10. En statuant ainsi, alors que le fait pour la société HTO de s’affranchir des obligations déclaratives mises à la charge des établissements non soumis à agrément, dont le respect a un coût, lui a nécessairement conféré un avantage concurrentiel indu, la cour d’appel a violé le texte susvisé.

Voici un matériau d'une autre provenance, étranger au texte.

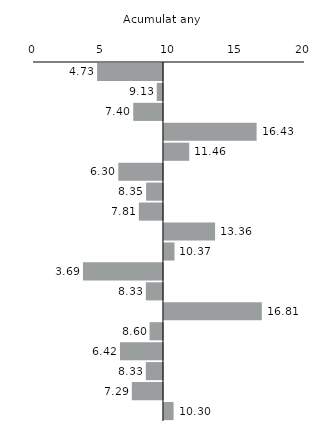
| Category | Series 0 |
|---|---|
| Andalusia | 4.729 |
| Aragó | 9.133 |
| Astúries | 7.4 |
| Balears | 16.428 |
| Canàries | 11.457 |
| Cantàbria | 6.296 |
| Castella i Lleó | 8.348 |
| Castella - la Manxa | 7.811 |
| Catalunya | 13.364 |
| Com. Valenciana | 10.369 |
| Extremadura | 3.688 |
| Galícia | 8.327 |
| Madrid | 16.814 |
| Múrcia | 8.603 |
| Navarra | 6.419 |
| País Basc | 8.325 |
| La Rioja | 7.293 |
| Ceuta i Melilla | 10.3 |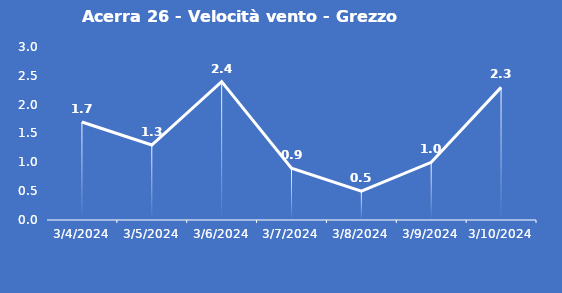
| Category | Acerra 26 - Velocità vento - Grezzo (m/s) |
|---|---|
| 3/4/24 | 1.7 |
| 3/5/24 | 1.3 |
| 3/6/24 | 2.4 |
| 3/7/24 | 0.9 |
| 3/8/24 | 0.5 |
| 3/9/24 | 1 |
| 3/10/24 | 2.3 |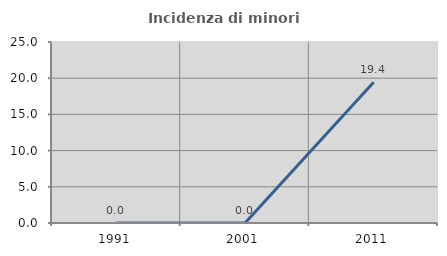
| Category | Incidenza di minori stranieri |
|---|---|
| 1991.0 | 0 |
| 2001.0 | 0 |
| 2011.0 | 19.444 |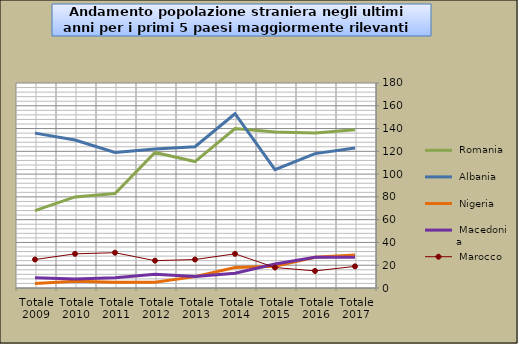
| Category |  Romania  |  Albania  |  Nigeria  |  Macedonia  |  Marocco  |
|---|---|---|---|---|---|
| Totale 2017 | 139 | 123 | 29 | 27 | 19 |
| Totale 2016 | 136 | 118 | 27 | 27 | 15 |
| Totale 2015 | 137 | 104 | 19 | 21 | 18 |
| Totale 2014 | 140 | 153 | 18 | 13 | 30 |
| Totale 2013 | 111 | 124 | 10 | 10 | 25 |
| Totale 2012 | 119 | 122 | 5 | 12 | 24 |
| Totale 2011 | 83 | 119 | 5 | 9 | 31 |
| Totale 2010 | 80 | 130 | 6 | 8 | 30 |
| Totale 2009 | 68 | 136 | 4 | 9 | 25 |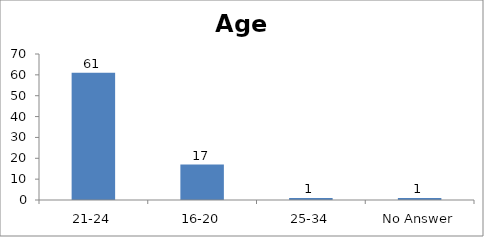
| Category | Age |
|---|---|
| 21-24 | 61 |
| 16-20 | 17 |
| 25-34 | 1 |
| No Answer | 1 |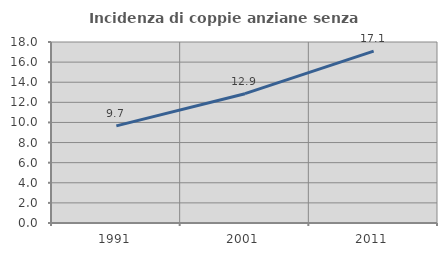
| Category | Incidenza di coppie anziane senza figli  |
|---|---|
| 1991.0 | 9.658 |
| 2001.0 | 12.861 |
| 2011.0 | 17.096 |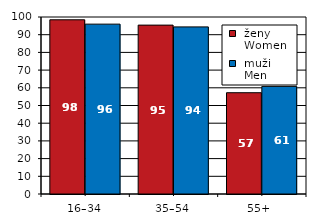
| Category |  ženy 
 Women |  muži 
 Men |
|---|---|---|
| 16–34 | 98.422 | 95.974 |
| 35–54 | 95.417 | 94.41 |
| 55+  | 57.224 | 60.803 |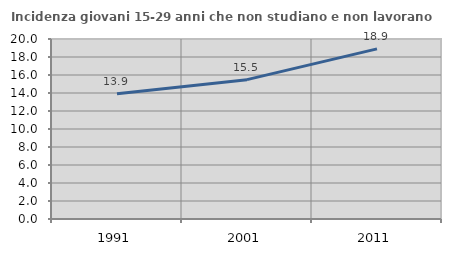
| Category | Incidenza giovani 15-29 anni che non studiano e non lavorano  |
|---|---|
| 1991.0 | 13.917 |
| 2001.0 | 15.482 |
| 2011.0 | 18.903 |

PAR CES MOTIFS, et sans qu’il y ait lieu de statuer sur le dernier grief, la Cour :
CASSE ET ANNULE, mais seulement en ce qu’il déclare la société LBG Catering mal fondée en sa demande de dommages et intérêts pour la période du 3 novembre 2017 au 26 juin 2019 à l’encontre de la société HTO et l’en déboute et en ce qu’il statue sur les dépens et l’application de l’article 700 du code de procédure civile, l’arrêt rendu le 17 octobre 2024, entre les parties, par la cour d’appel de Versailles ;
Remet, sur ces points, l’affaire et les parties dans l’état où elles se trouvaient avant cet arrêt et les renvoie devant la cour d’appel de Paris ;
Condamne la société HTO aux dépens ;
En application de l’article 700 du code de procédure civile, rejette la demande formée par la société HTO et la condamne à payer à la société LBG Catering et aux sociétés V & V Associés, prise en la personne de M. [I], et MMJ, prise en la personne de M. [Q], respectivement commissaire à l’exécution du plan et mandataire judiciaire de la société LBG Catering, la somme globale de 3 000 euros ;
Dit que sur les diligences du procureur général près la Cour de cassation, le présent arrêt sera transmis pour être transcrit en marge ou à la suite de l’arrêt partiellement cassé ;
Ainsi fait et jugé par la Cour de cassation, chambre commerciale, financière et économique, et prononcé publiquement le neuf avril deux mille vingt-six par mise à disposition de l’arrêt au greffe de la Cour, les parties ayant été préalablement avisées dans les conditions prévues au deuxième alinéa de l’article 450 du code de procédure civile et signé par le président, la conseillère référendaire rapporteure et Mme Labat, greffière de chambre, qui a assisté au prononcé de l’arrêt, conformément aux dispositions des articles 456 et 1021 du code de procédure civile.